April 25, 2019 –
Speaker: Caiwen Ding, Research Assistant, Northeastern University
Date: April 25, 2019
Location: HBL 1947 Room
Structured Representations in Deep Neural Network Systems: from Algorithms to Hardware Implementations
Deep learning systems have achieved unprecedented progress in many fields such as computer vision, natural language processing, game playing, unmanned driving and aerial systems. However, rapidly expanding model sizes are posing a significant restriction on weight storage, computation and energy efficiency, for both inference and training, and on both high-performance computing systems and low-power embedded system and IoT applications. In order to overcome these limitations, we propose a holistic framework of incorporating block-circulant matrices into deep learning systems, that can achieve: (i) simultaneous reduction on weight storage and computational complexity, (ii) simultaneous speedup of training and inference, and (iii) generality and fundamentality that can be adopted to different neural network types, sizes, and scales. We further use the alternating direction method of multipliers (ADMM) as an optimization method to train the block-circulant matrices-based DNNs, to save training effort and achieve better accuracy.

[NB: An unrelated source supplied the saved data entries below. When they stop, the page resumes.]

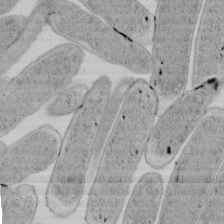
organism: E. coli
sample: Bacterial nucleoid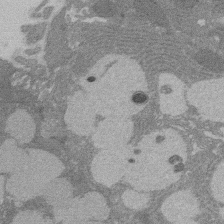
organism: Rat
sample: Salivary granule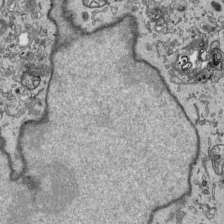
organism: Human
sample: Mitochondria in HCT116 cells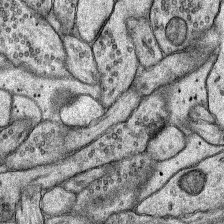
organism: Rat
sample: Hippocampus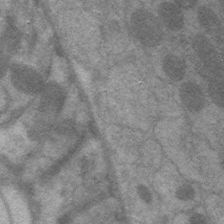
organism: C. elegans
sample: Pharynx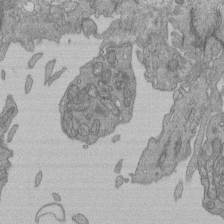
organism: Human
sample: Retinal organoid Rod and Cone cells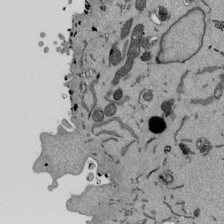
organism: Mouse
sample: ED-1 cell nuclei; centrioles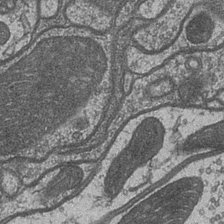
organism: Drosophila
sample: Optic medulla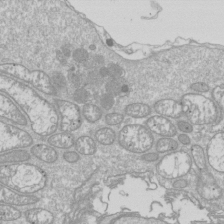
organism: Drosophila
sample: Cell division; meiosis; drosophila spermatocytes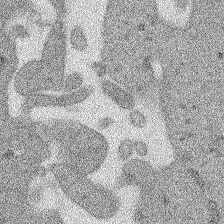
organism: Human
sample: HeLa cells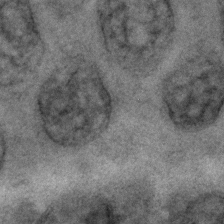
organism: C. elegans
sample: C. elegans embryo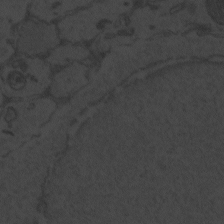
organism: Zebrafish
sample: Macrophage infected with Toxoplasma gondii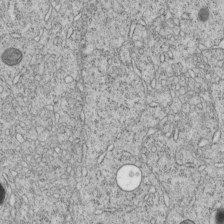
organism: C. elegans
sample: C. elegans embryo early stage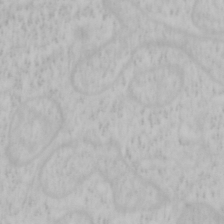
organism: Mouse
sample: OT-I killer T cells with ID8 ovarian cancer cells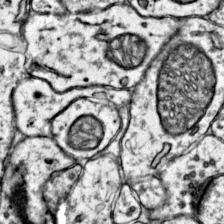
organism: Mouse
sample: Primary visual cortex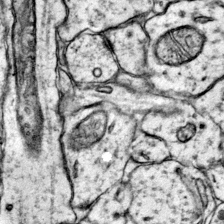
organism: Mouse
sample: Primary visual cortex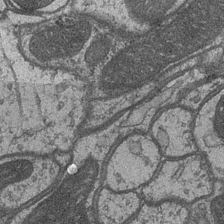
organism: Drosophila
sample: Optic medulla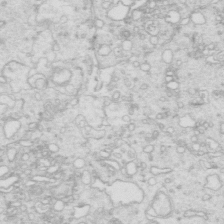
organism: Mouse
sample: Multiciliated cells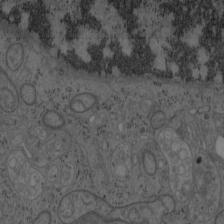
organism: Mouse
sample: OT-I killer T cells with ID8 ovarian cancer cells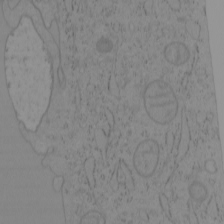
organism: Human
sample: HeLa cells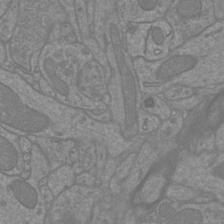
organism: Mouse
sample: Cortical neurons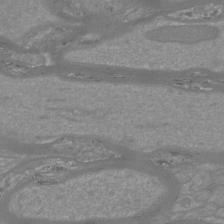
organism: Mouse
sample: Cortical neurons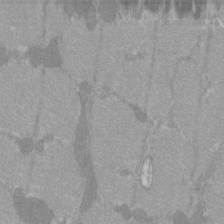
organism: C57BL Mouse
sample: Tibialis anterior muscle cell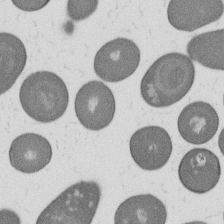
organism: B. subtilis
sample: Bacterial spore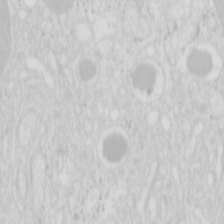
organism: Mouse
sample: Pancreas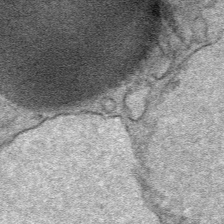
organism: Mouse
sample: Mouse Salivary gland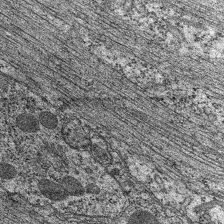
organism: C. elegans
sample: Pharynx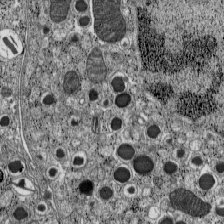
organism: C57BL Mouse
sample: Pancreatic islet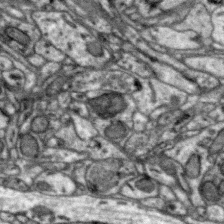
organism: Zebra finch
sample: Brain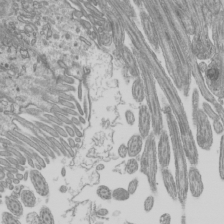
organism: Mouse
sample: Cilia; mouse epididymis

Besides algorithm-level achievements, our framework has a solid theoretical foundation to prove that our approach will converge to the same “effectiveness” as deep learning without compression. For hardware implementations, we (i) develop a high-level synthesis framework, to translate C to Verilog; (ii) propose a resource-aware, systematic quantization framework to maximally exploit hardware resource. The hardware implementations are based on a key principle of FFT-IFFT decoupling and the development of reconfigurable basic computing modules which can support different layers of DNNs, different DNN models and types, and different computing platforms (smartphones, FPGAs, ASICs). Our FPGA-based implementations for deep learning systems and LSTM-based recurrent neural networks could achieve up to 36X energy efficiency improvement compared with the state-of-the-art.